There is something not right here. Installing 64bit Opera installs a bunch of 32 bit dependencies. The 64 bit version of all these libraries is already installed. # urpmi opera To satisfy dependencies, the following packages are going to be installed: Package Version Release Arch (medium "Nonfree Updates Testing (distrib15)") opera 12.00 1.mga2.nonfr> x86_64 (medium "Core 32bit Release (distrib31)") libice6 1.0.8 1.mga2 i586 libsm6 1.2.1 1.mga2 i586 libx11_6 1.4.99.1 4.mga2 i586 libxau6 1.0.7 1.mga2 i586 libxcb1 1.8.1 1.mga2 i586 libxdmcp6 1.1.1 1.mga2 i586 libxext6 1.3.1 1.mga2 i586 libxt6 1.1.2 2.mga2 i586 45MB of additional disk space will be used. 14MB of packages will be retrieved. Proceed with the installation of the 9 packages? (Y/n) y Unvalidating for mga2-64 for the moment.
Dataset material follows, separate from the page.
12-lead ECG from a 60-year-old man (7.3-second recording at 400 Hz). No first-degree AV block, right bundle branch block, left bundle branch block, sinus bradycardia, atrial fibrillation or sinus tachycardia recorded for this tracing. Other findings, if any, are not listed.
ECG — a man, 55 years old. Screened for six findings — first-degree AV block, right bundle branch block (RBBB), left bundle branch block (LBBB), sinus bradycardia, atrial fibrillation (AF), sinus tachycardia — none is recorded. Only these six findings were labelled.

Whiteboard: mga1-32-OK mga2-64-OK => mga1-32-OK
(In reply to comment #3) > It is in nonfree/updates_testing, not core. Yes. I'd forgotten to enable Nonfree Updates Testing in my Mga 2 install. Testing complete for Mageia 2 i586.
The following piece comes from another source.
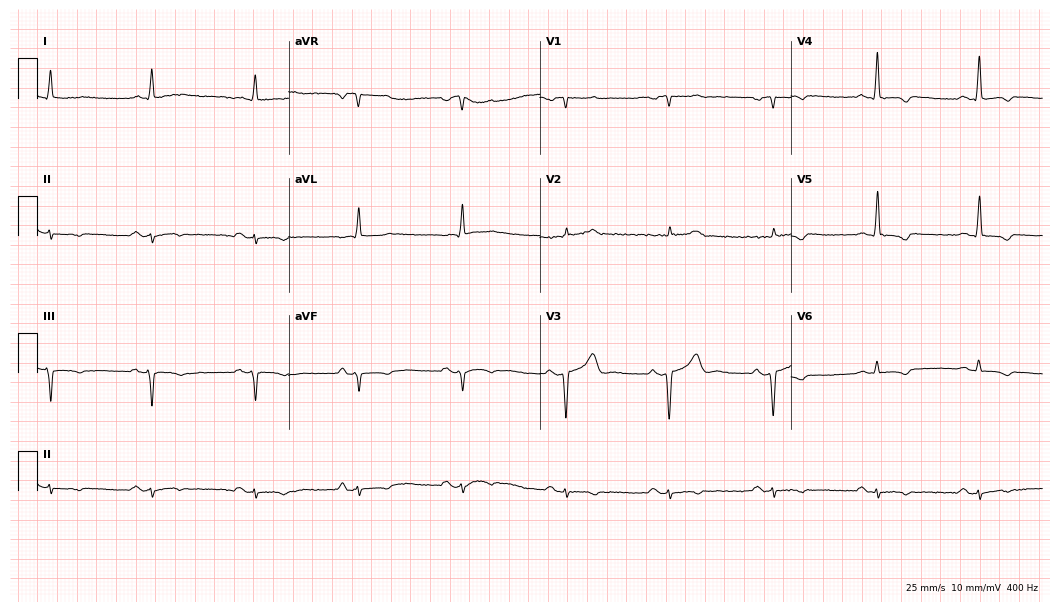
12-lead ECG from a 56-year-old man. Screened for six findings — first-degree AV block, right bundle branch block, left bundle branch block, sinus bradycardia, atrial fibrillation, sinus tachycardia — none is recorded.

Whiteboard: mga1-32-OK => mga1-32-OK, mga2-32-OK
(In reply to comment #6) > There is something not right here. Installing 64bit Opera installs a bunch of > 32 bit dependencies. The 64 bit version of all these libraries is already > installed. ftp://ftp.opera.com/pub/opera/linux/1200/ Opera does have 64 bit versions, so it shouldn't need 32 bit libraries.
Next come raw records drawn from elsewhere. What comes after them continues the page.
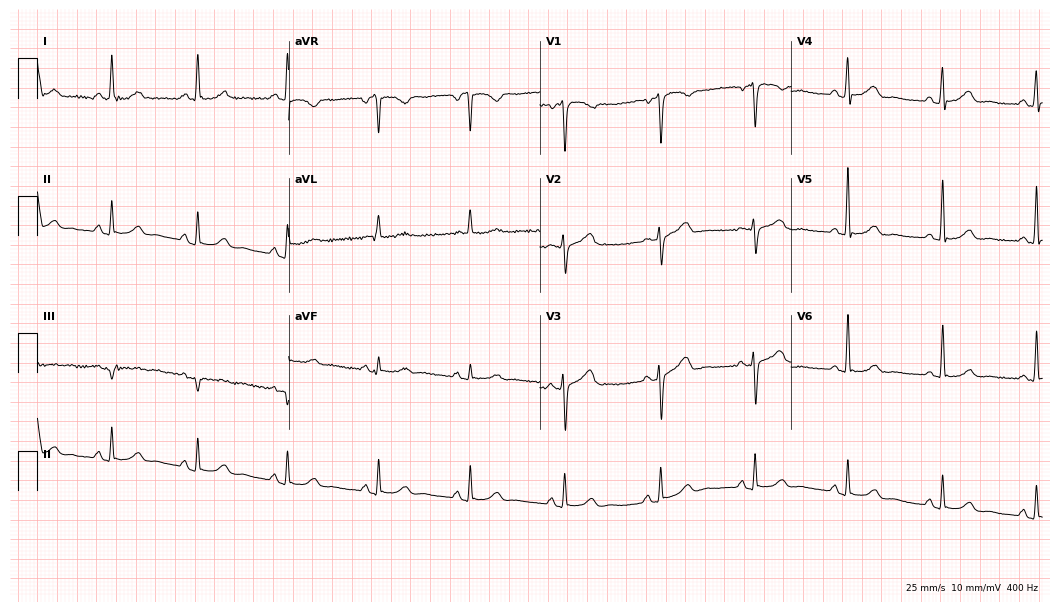
ECG — a 61-year-old female. Labelled as a normal ECG.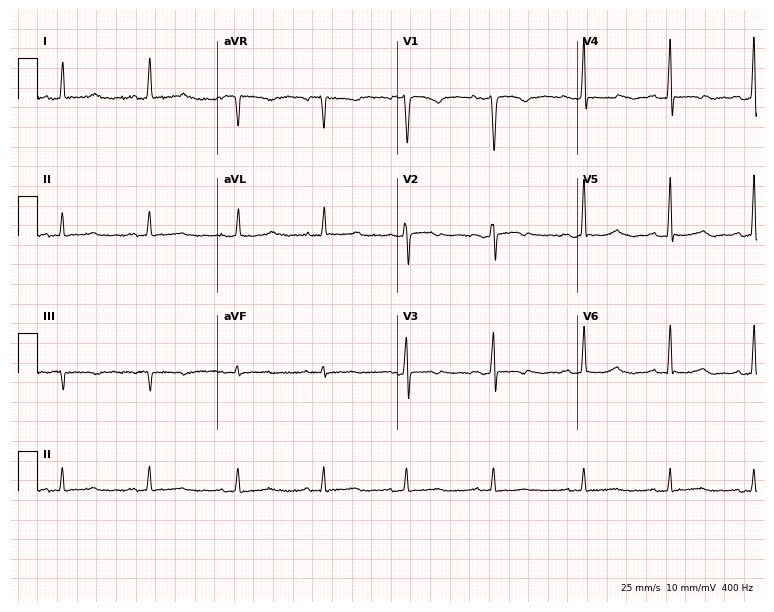
Resting 12-lead electrocardiogram. Patient: a female, 51 years old. None of these six findings is recorded: first-degree AV block, right bundle branch block, left bundle branch block, sinus bradycardia, atrial fibrillation, sinus tachycardia.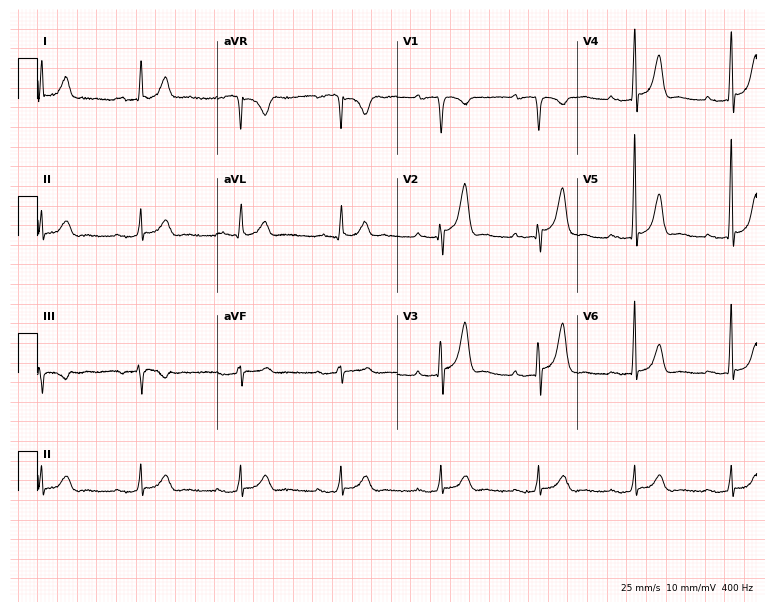
12-lead ECG from a 73-year-old woman. Shows first-degree AV block.

(In reply to comment #6) > There is something not right here. Installing 64bit Opera installs a bunch of > 32 bit dependencies. The 64 bit version of all these libraries is already > installed. Can you check to see if the Core Release version pulls in the 32 bit libraries? Opera may need those for compatibility with 32 bit plugins. If the Core Release version also pulls them in, and opera:about in the address bar shows 64 bit for the system, after installing the updates testing version, then the bug should be revalidated for mga2-64.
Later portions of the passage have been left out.